In the world of therapy, there are many axioms, start where the client is, no problems is a small problem for the one who has it, and all behavior has a purpose. I want to use that last one as our starting point. I hope to shed some light on an age old question. “Why is my child acting that way?’
In working with children and adolescents for the past 27 years, I have come to understand that behavior is communication. Children communicate what they think, feel and desire quite readily. The question are we listening?
One of the toughest and most rewarding parts of my job as a therapist is listening. Children respond to an adult who is listening to them, often with great surprise. Most of the time, my attending and listening is my most powerful intervention.
I have a book in my library at home entitled “Last Child In The Woods” Excellent read about how children are not playing outside as much. My book would be “the Last Child Listened To.” I make a distinction between hearing and listening. Listening is a much deeper and interactive process. Anyone can hear a child talk, very few listen.

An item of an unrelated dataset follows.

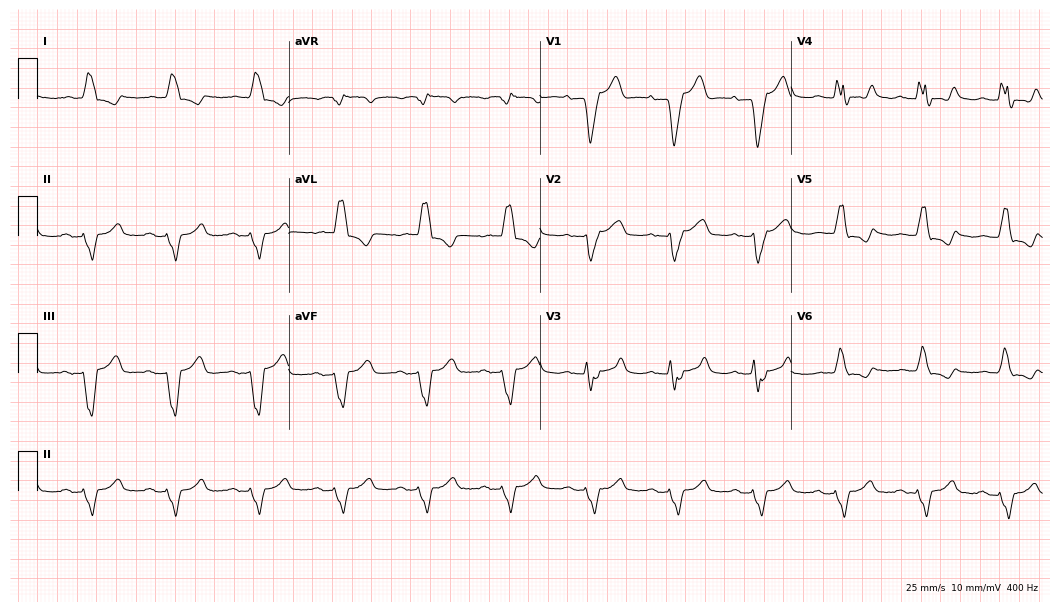
Resting 12-lead electrocardiogram. Patient: an 84-year-old male. The tracing shows first-degree AV block, left bundle branch block (LBBB).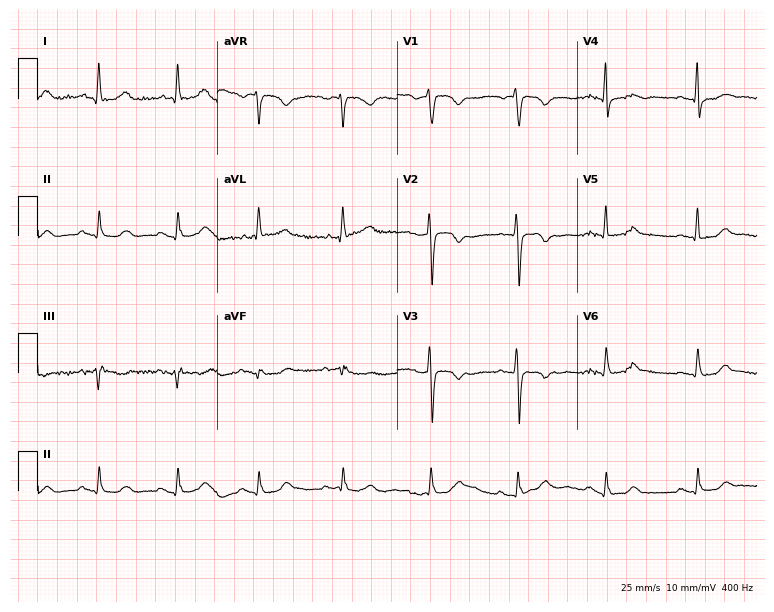
12-lead ECG from a 69-year-old female patient (7.3-second recording at 400 Hz). No first-degree AV block, right bundle branch block (RBBB), left bundle branch block (LBBB), sinus bradycardia, atrial fibrillation (AF) or sinus tachycardia recorded for this tracing. Other findings, if any, are not listed.

Behavior is communication. Uncleaned up room. Your darling just can’t seem to keep the room clean, no matter how many times you have told them. That is communication. The dirty room is a statement. “The question is not are you going to clean your room, but talk to me about this style of room maintenance, what stops you from tidying it up?” If you don’t understand the reasoning and meaning behind an action, you can’t begin to tackle it. Maybe it is ADHD and your child just doesn’t register the task. Maybe she is angry at being repeatedly told to clean and since she valued independence, she is striking back by not doing. The reason for that one behavior alone are many.
So what does it take to be a good listener to your child?
- Set apart time for you and the child to talk uninterrupted, without phones, TV or other family
- Start with an open mind. Try and understand the child’s position fully before trying to explain what your reasons and expectations are.
- Be open to the idea that your child will most likely see the world and things in it differently than you.
- Be willing to compromise if needed, communication is not a win-lose contest.
- Understand that your child may not appreciate your view because they don’t get it yet, they are developing, but not adults yet.
- NO JUDGMENTS Talk to understand not condemn
When I talk to kids at work and in the world, I follow those rules. By being a good listener, the kids build trust in me to listen and understand. Oh, some of the things kids have told me. When I started as a counselor my hair was dark. Now it is almost white.
It is not an easy or quick task to listen to your child, and often the child will not have an answer. If you understand all that they are thinking about it, together you may come up with and answer.